### Your objective
Exact reproduction required: the lines below from the line with "Karte von Reinhardshagen" to the line with "Flag of the", both ends included, and no others.

### Supplied data
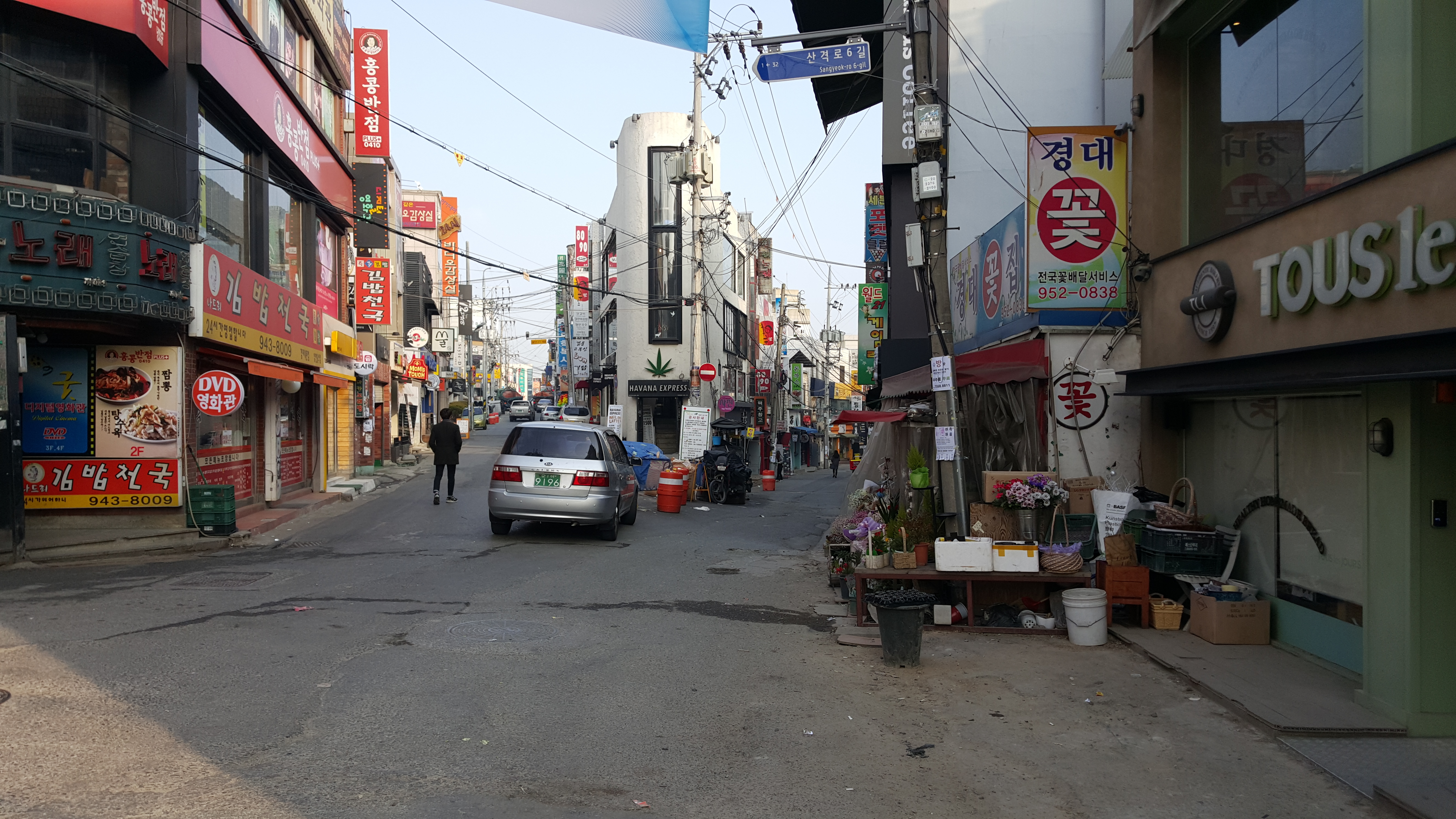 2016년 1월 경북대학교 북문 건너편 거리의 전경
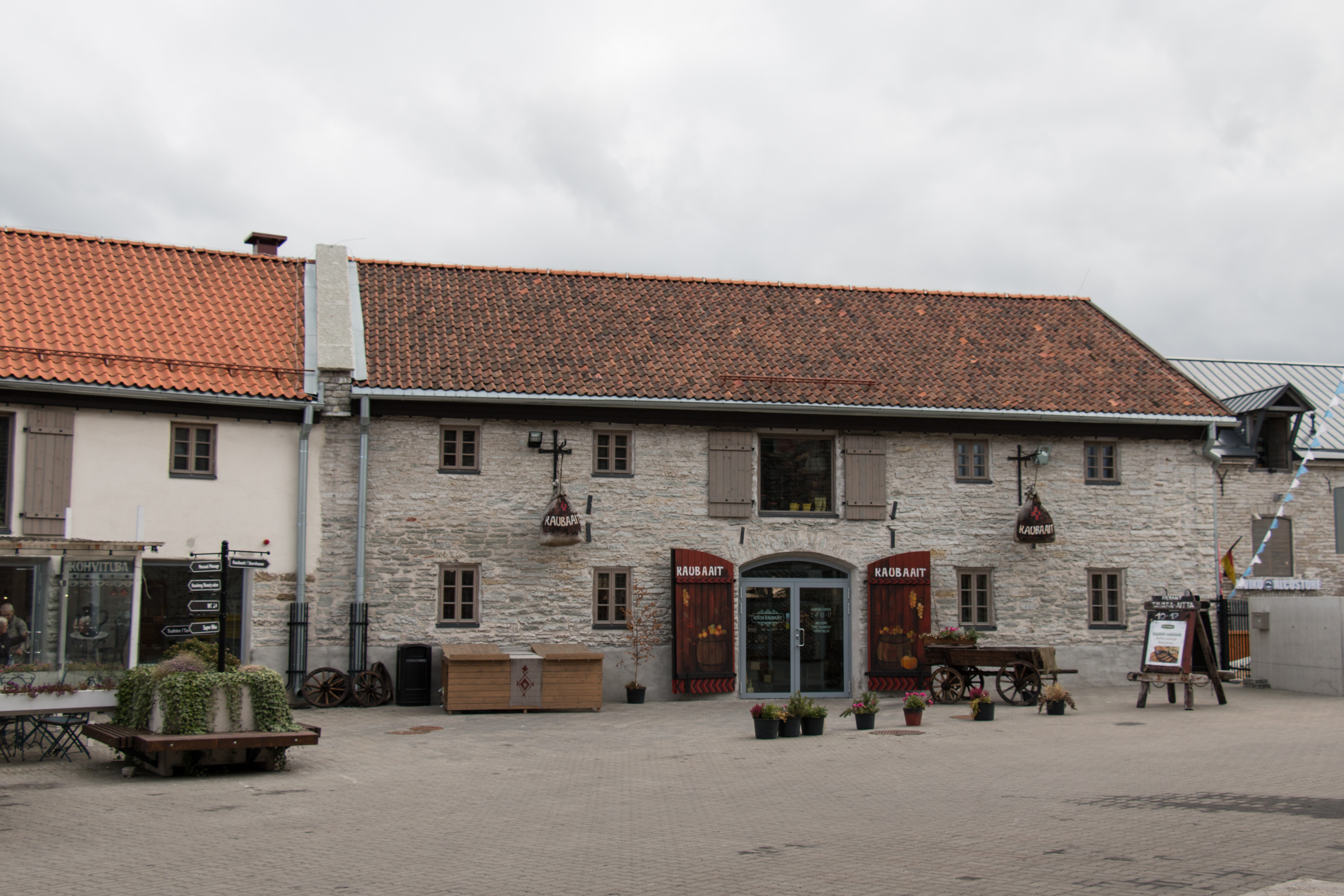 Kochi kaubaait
* * *
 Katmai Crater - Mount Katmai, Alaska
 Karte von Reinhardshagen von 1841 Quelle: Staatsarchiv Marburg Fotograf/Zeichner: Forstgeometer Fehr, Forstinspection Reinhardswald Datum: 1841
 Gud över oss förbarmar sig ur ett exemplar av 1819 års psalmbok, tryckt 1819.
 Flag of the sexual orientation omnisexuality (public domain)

### Answer for the task
 Karte von Reinhardshagen von 1841 Quelle: Staatsarchiv Marburg Fotograf/Zeichner: Forstgeometer Fehr, Forstinspection Reinhardswald Datum: 1841
 Gud över oss förbarmar sig ur ett exemplar av 1819 års psalmbok, tryckt 1819.
 Flag of the sexual orientation omnisexuality (public domain)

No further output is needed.